In response to charges that men had been prevented from leaving the camps, or had been prevented from passing company gates on the pier into Miami until they had paid back their transportation debts, William Krome issued a statement that insisted, “All Resident Engineers . . . were clearly instructed that no difference how a man’s account stood in regards to his indebtedness to the Company, that if he wished to leave, no effort could be made to detain him, the only detention being that he was required to pay $1.50 return fare to Miami.”

Press reports of the day continued to bat back and forth the issue of Flagler as a modern-day slavemaster, however, and federal prosecutors were as resolute in moving their case against the FEC forward through the New York district courts as Flagler was in extending his railroad southward. When the case, based on an 1866 slavery law, finally went to trial in November of 1908, things went badly for the prosecution, its efforts undermined largely by the presentation of a series of distinctly unreliable witnesses. Inside of a week, Flagler’s lawyers petitioned for, and were awarded, a directed verdict of acquittal by the trial judge.

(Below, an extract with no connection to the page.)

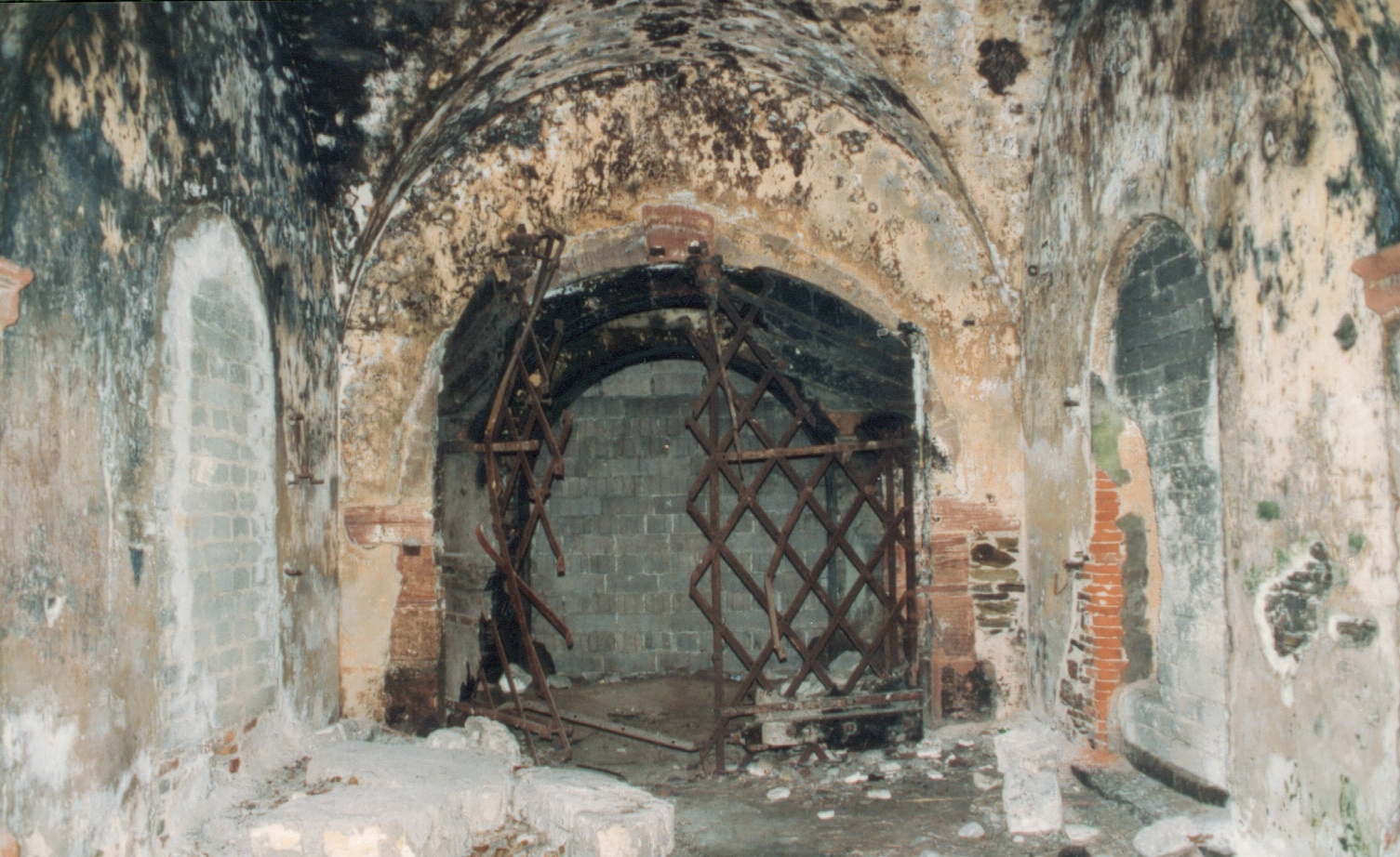 Fort Großfürst Konstantin in Koblenz, Toranlage oder Poterne nach Brand und Zerstörung des Holztores. Ansicht von Innenhof aus.

Flagler, though pleased, reiterated his suspicions that the entire matter had been part of a government conspiracy, engendered by various frustrations over the years in making antitrust charges stick against Standard Oil. (As early as 1878, lawsuits seeking to break the company’s stranglehold on the oil business were being filed, and Flagler, who had arranged most of the company’s contracts, found increasing amounts of his time devoted to such rearguard actions, duty which he found loathsome. Though a U.S. Supreme Court decision in 1911 would finally mandate the dissolution of the intricate network of the Standard Oil Trust, the effects were negligible. Subsidiary stocks remained in the hands of Rockefeller, Flagler, and others who had controlled the company, and less than a year later it was estimated that the $663-million value of the former Standard Oil of New Jersey had actually skyrocketed an additional $222 million.)

Flagler attributed much of the government’s animosity to a personal vendetta being carried out against him by President Theodore Roosevelt, whom he had once supported in a bid for the governorship of New York. Once elected to that post, however, Roosevelt had moved quickly to pass legislation taxing corporate franchises, an act that Flagler deemed a personal betrayal. In the years that followed, Flagler’s disdain for Roosevelt grew to gargantuan proportions, as his private correspondence bears out. “I have no command of the English language that enables me to express my feelings regarding Mr. Roosevelt,” Flagler says in one letter unearthed by biographer David Leon Chandler. “He is shit.”

Despite the lingering venom, the court victory had given Flagler’s plans a significant boost. On November 25, 1908, just five days after the government had its case quashed, Flagler wrote to Elihu Root, “I have today decided to resume work on the Key West Extension. We will have trains running to Key West on January 1, 1910.”